EF-1 α2 Il plasmide Double Nickase (h) consiste in una coppia di plasmidi ingegnerizzati per l'editing ad alta specificità del locus EEF1A2 nelle linee cellulari human. Ciascun plasmide esprime una nickasi Cas9 D10A e un sgRNA distinto che prende di mira filamenti di DNA opposti all'interno di EEF1A2. Quando indirizzate verso siti adiacenti su filamenti di DNA opposti, le due nickasi generano tagli a filamento singolo sfalsati che insieme producono una rottura a doppio filamento sfalsata, richiedendo un'attività coordinata sul bersaglio da entrambe le guide. La rottura del DNA risultante viene risolta da vie di riparazione cellulare endogene, più comunemente attraverso la giunzione non omologa delle estremità (NHEJ), portando a inserzioni o delezioni che interrompono la funzione di EEF1A2. Richiedendo il coinvolgimento di due sgRNA nel locus bersaglio, l'approccio a doppia nickasi migliora la specificità dell'editing e fornisce una strategia CRISPR complementare per applicazioni in cui è desiderato un controllo aggiuntivo sulla precisione del targeting.

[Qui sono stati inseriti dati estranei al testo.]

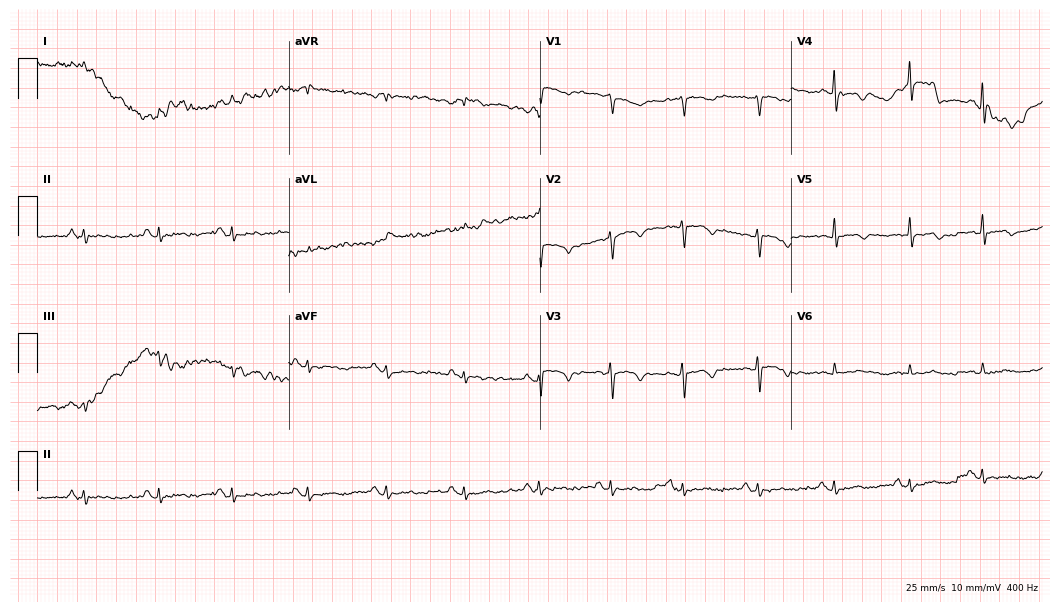
Electrocardiogram (10.2-second recording at 400 Hz), a female patient, 82 years old. Of the six screened findings (first-degree AV block, right bundle branch block (RBBB), left bundle branch block (LBBB), sinus bradycardia, atrial fibrillation (AF), sinus tachycardia), none is recorded.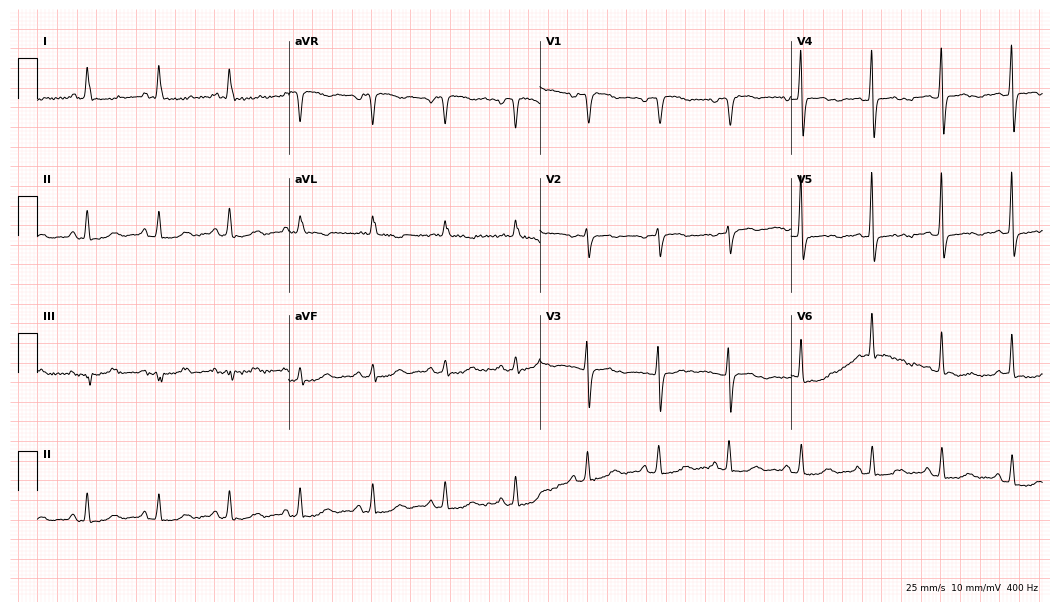
ECG (10.2-second recording at 400 Hz) — a 62-year-old female. Screened for six findings — first-degree AV block, right bundle branch block, left bundle branch block, sinus bradycardia, atrial fibrillation, sinus tachycardia — none is recorded. Other findings, if any, are not listed.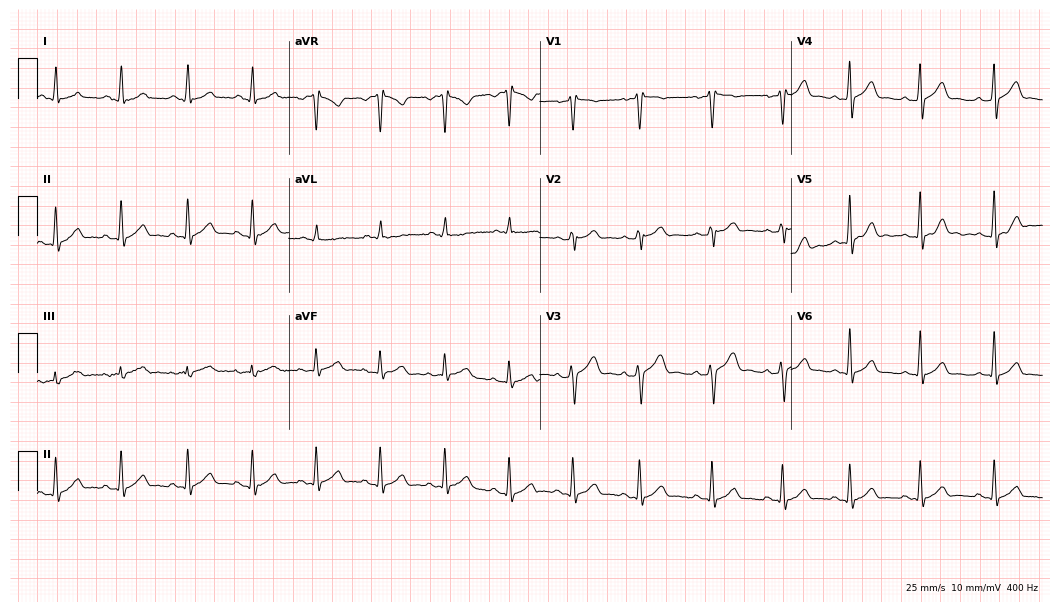
12-lead ECG (10.2-second recording at 400 Hz) from a female patient, 17 years old. Screened for six findings — first-degree AV block, right bundle branch block, left bundle branch block, sinus bradycardia, atrial fibrillation, sinus tachycardia — none is recorded.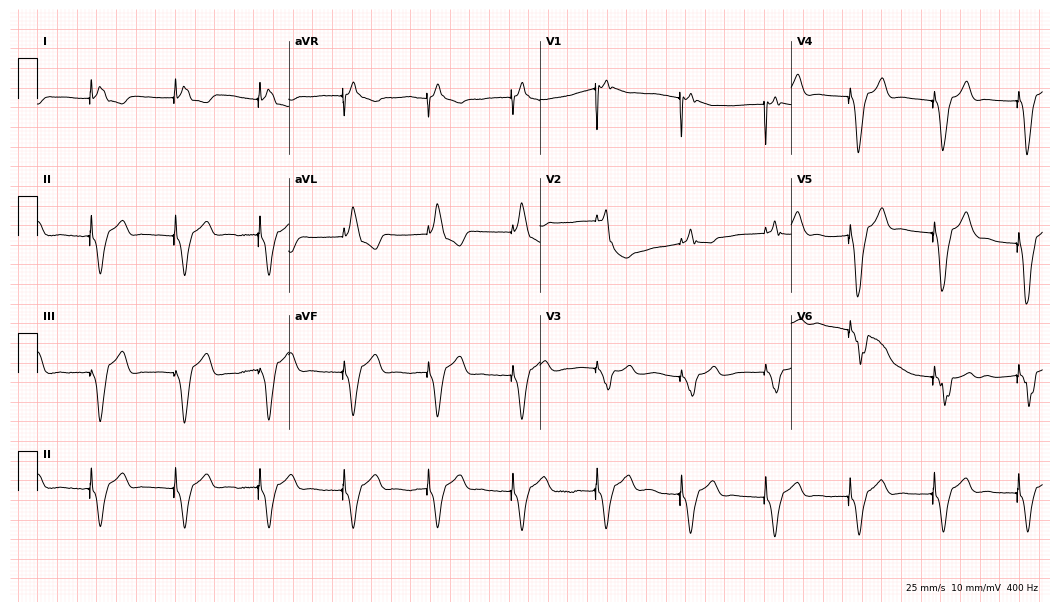
Resting 12-lead electrocardiogram (10.2-second recording at 400 Hz). Patient: a male, 83 years old. None of these six findings is recorded: first-degree AV block, right bundle branch block, left bundle branch block, sinus bradycardia, atrial fibrillation, sinus tachycardia.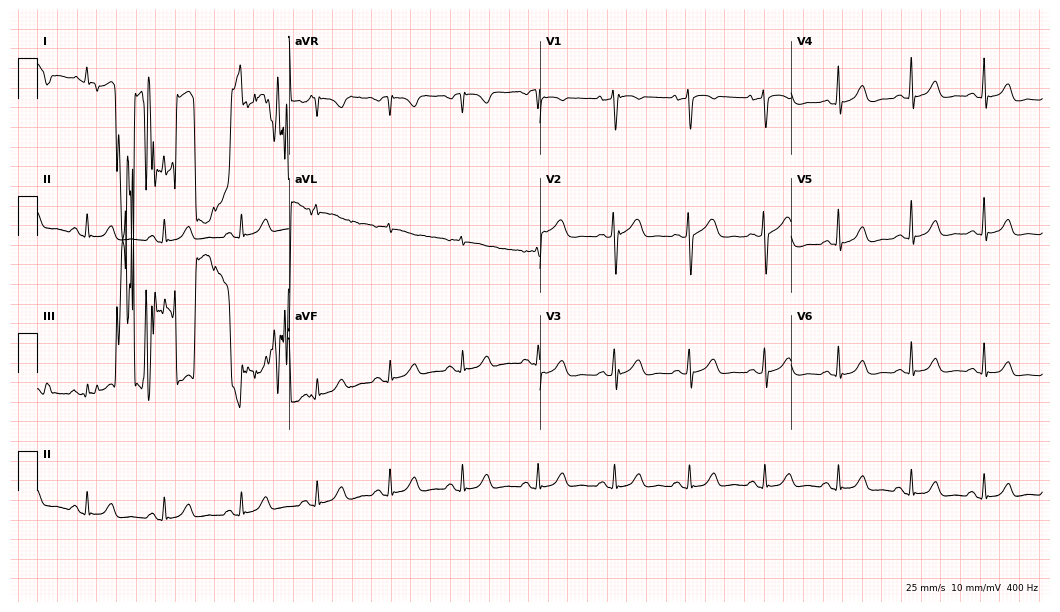
12-lead ECG from a 63-year-old female patient. Recorded interpretation: within normal limits.

Per supportare l'identificazione efficiente delle cellule modificate, un plasmide codifica la GFP per la visualizzazione fluorescente delle popolazioni trasfettate, mentre il plasmide di accompagnamento porta un gene di resistenza alla puromicina per la selezione antibiotica. Insieme, queste caratteristiche supportano l'arricchimento efficiente delle popolazioni co-trasfettate e semplificano la convalida dei cloni con EEF1A2 interrotto.
Solo per uso di ricerca. Non destinato a uso diagnostico o terapeutico.